The pre-revolutionary roar is that of the Leader speaking, and of the crowd celebrating the Leader speaking, and of those being beaten because they aren’t celebrating loudly enough; a roar relentlessly repeated by radios and televisions throughout the city, accompanying the protagonist almost everywhere he goes.

Counterposed to the roar are two forms of silence: of imprisonment and of the grave. The first holds an ironic allure, for “the most beautiful thing in the entire universe is the silence that allows us to hear soft and distant sounds.”

The narrator is Fathi Sheen, a writer fallen out of favour with the regime, silenced only to the extent that he doesn’t write any more. Over the course of a day Fathi struggles against the flow of crowds and regime thugs to visit first his mother and then his lover.
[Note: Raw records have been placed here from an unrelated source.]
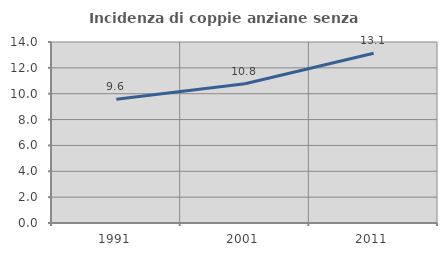
| Category | Incidenza di coppie anziane senza figli  |
|---|---|
| 1991.0 | 9.565 |
| 2001.0 | 10.776 |
| 2011.0 | 13.136 |
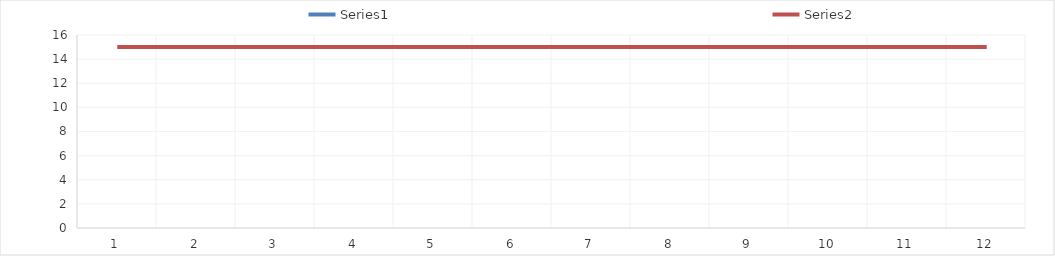
| Category | Series 0 | Series 1 |
|---|---|---|
| 0 | 15 | 15 |
| 1 | 15 | 15 |
| 2 | 15 | 15 |
| 3 | 15 | 15 |
| 4 | 15 | 15 |
| 5 | 15 | 15 |
| 6 | 15 | 15 |
| 7 | 15 | 15 |
| 8 | 15 | 15 |
| 9 | 15 | 15 |
| 10 | 15 | 15 |
| 11 | 15 | 15 |
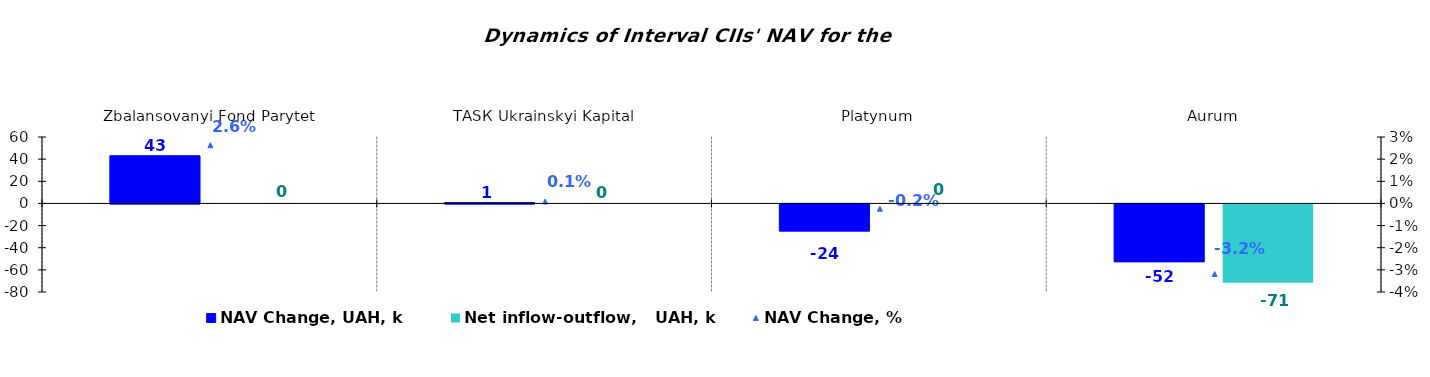
| Category | NAV Change, UAH, k | Net inflow-outflow,   UAH, k |
|---|---|---|
| Zbalansovanyi Fond Parytet | 43.076 | 0 |
| ТАSК Ukrainskyi Kapital | 0.733 | 0 |
| Platynum | -24.398 | 0 |
| Aurum | -52.132 | -70.672 |
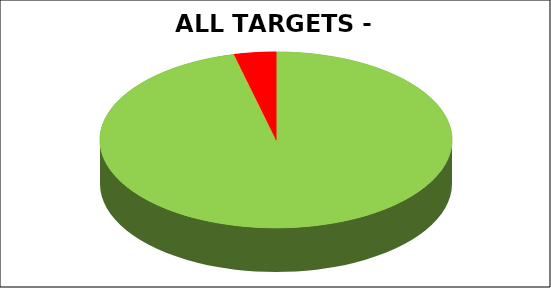
| Category | Series 0 |
|---|---|
| Green | 0.962 |
| Amber | 0 |
| Red | 0.038 |
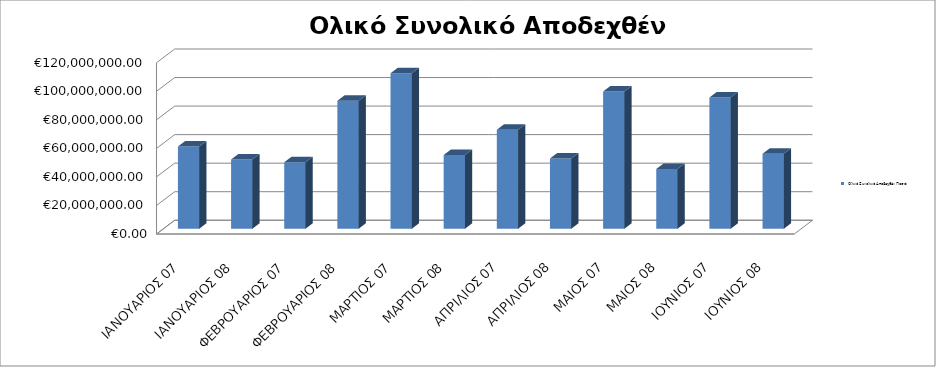
| Category | Ολικό Συνολικό Αποδεχθέν Ποσό: |
|---|---|
| ΙΑΝΟΥΑΡΙΟΣ 07 | 57707888.29 |
| ΙΑΝΟΥΑΡΙΟΣ 08 | 48530739.95 |
| ΦΕΒΡΟΥΑΡΙΟΣ 07 | 46655844.97 |
| ΦΕΒΡΟΥΑΡΙΟΣ 08 | 89725604.75 |
| ΜΑΡΤΙΟΣ 07 | 108952246.13 |
| ΜΑΡΤΙΟΣ 08 | 51722618.53 |
| ΑΠΡΙΛΙΟΣ 07 | 69404853.08 |
| ΑΠΡΙΛΙΟΣ 08 | 49270120.93 |
| ΜΑΙΟΣ 07 | 96185432.69 |
| ΜΑΙΟΣ 08 | 41864206.57 |
| ΙΟΥΝΙΟΣ 07 | 91945907.08 |
| ΙΟΥΝΙΟΣ 08 | 52606261.67 |

He’s been content thus far to continue not to write in return for being left alone, but it becomes clear that the Leader’s friends plan to drive a different sort of bargain.

The novella is in part a parable of the artist surviving under dictatorship. How does he make space for creation between silent and roaring states of mind? How does he avoid the regime’s Faustian temptations? More generally, how should one resist?

One answer for Fathi and his lover Lama, as for Winston Smith and his Julia in Nineteen Eighty-Four, is through sex, “a form of speech, indeed, a form of shouting in the face of the silence.” Another is by laughter. Fathi’s mother and lover both survive the world by ridiculing it, and Fathi too, in his amused insouciance under bullying and threats, meets the challenge by means of absurd comedy. His context is often absurd – he is refused access to the security building where he must reclaim his confiscated ID card, because he doesn’t have his ID card.

A state built around the amplified personality of the Leader is also absurd. Surrealism is the term used to name the situation, both by Fathi (in conversation with an anguished doctor) and by Sirees in his afterword. The tragicomic ending is fittingly in dream shape, and bears great but indirect symbolic weight. The city is not quite Damascus. The Leader too is generalised, not quite Bashar al-Assad or his father Hafez. Occasionally his outsized decadence is reminiscent of Garcia Marquez’s autumnal patriarch, as when he strolls through his palace peering into the TV screens, each replaying the engineered roar.

This is a small dystopian treasure of Gogolian texture, nightmarish but light, self-referential but never pretentious. Eerie, banal, yet bearing the cold imprint of reality, Sirees’s vision of tyranny, superlatively translated, is distinctive enough to be ranked with Orwell, Huxley or Marquez’s.